(LISTED ENTRIES):

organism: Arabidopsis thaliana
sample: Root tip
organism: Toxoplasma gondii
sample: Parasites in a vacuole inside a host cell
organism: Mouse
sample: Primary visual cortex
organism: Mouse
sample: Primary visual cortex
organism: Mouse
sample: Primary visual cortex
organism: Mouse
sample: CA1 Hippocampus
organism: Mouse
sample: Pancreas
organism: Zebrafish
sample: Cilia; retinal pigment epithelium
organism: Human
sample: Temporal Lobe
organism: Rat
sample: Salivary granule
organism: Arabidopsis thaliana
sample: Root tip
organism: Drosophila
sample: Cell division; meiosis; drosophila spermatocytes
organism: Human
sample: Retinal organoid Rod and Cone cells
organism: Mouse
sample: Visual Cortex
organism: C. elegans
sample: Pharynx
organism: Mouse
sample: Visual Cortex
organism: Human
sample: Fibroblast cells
---
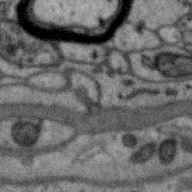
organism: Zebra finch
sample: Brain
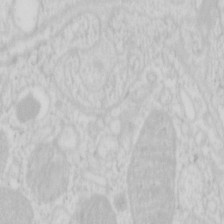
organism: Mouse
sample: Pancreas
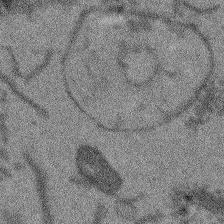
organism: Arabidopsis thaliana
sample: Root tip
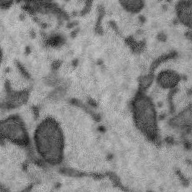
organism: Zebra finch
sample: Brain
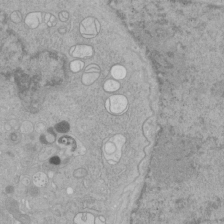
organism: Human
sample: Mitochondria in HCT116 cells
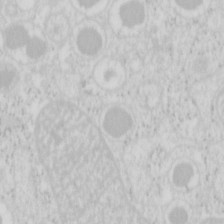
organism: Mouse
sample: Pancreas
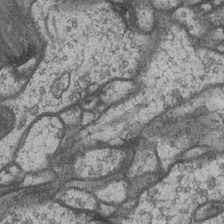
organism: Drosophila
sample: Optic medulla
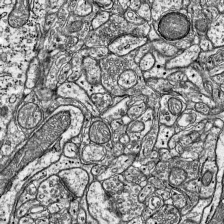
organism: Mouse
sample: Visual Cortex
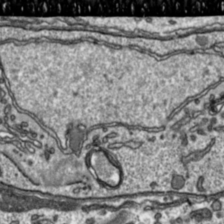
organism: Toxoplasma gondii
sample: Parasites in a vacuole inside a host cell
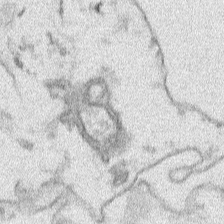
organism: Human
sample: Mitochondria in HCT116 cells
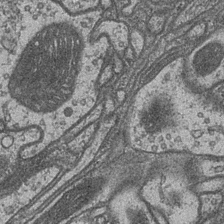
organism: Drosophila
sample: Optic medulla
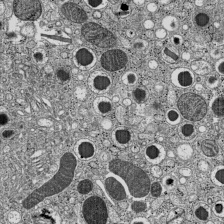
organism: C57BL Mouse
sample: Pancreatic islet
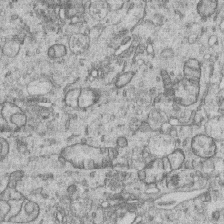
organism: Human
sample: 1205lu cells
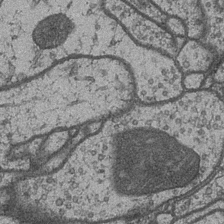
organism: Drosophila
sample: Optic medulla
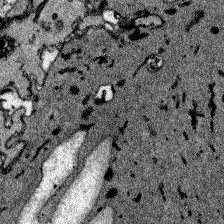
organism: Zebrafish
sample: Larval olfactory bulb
* * *
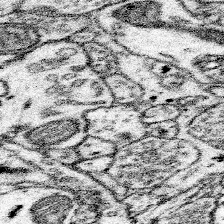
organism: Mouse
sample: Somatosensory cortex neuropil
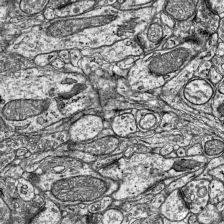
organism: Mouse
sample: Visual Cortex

(WORK TASK):
The entries above hold a line with "sample: Cilia; retinal pigment epithelium" and a later line with "sample: Fibroblast cells". Write out exactly those lines and all lines between, nothing more.

(RESPONSE AREA):
sample: Cilia; retinal pigment epithelium
organism: Human
sample: Temporal Lobe
organism: Rat
sample: Salivary granule
organism: Arabidopsis thaliana
sample: Root tip
organism: Drosophila
sample: Cell division; meiosis; drosophila spermatocytes
organism: Human
sample: Retinal organoid Rod and Cone cells
organism: Mouse
sample: Visual Cortex
organism: C. elegans
sample: Pharynx
organism: Mouse
sample: Visual Cortex
organism: Human
sample: Fibroblast cells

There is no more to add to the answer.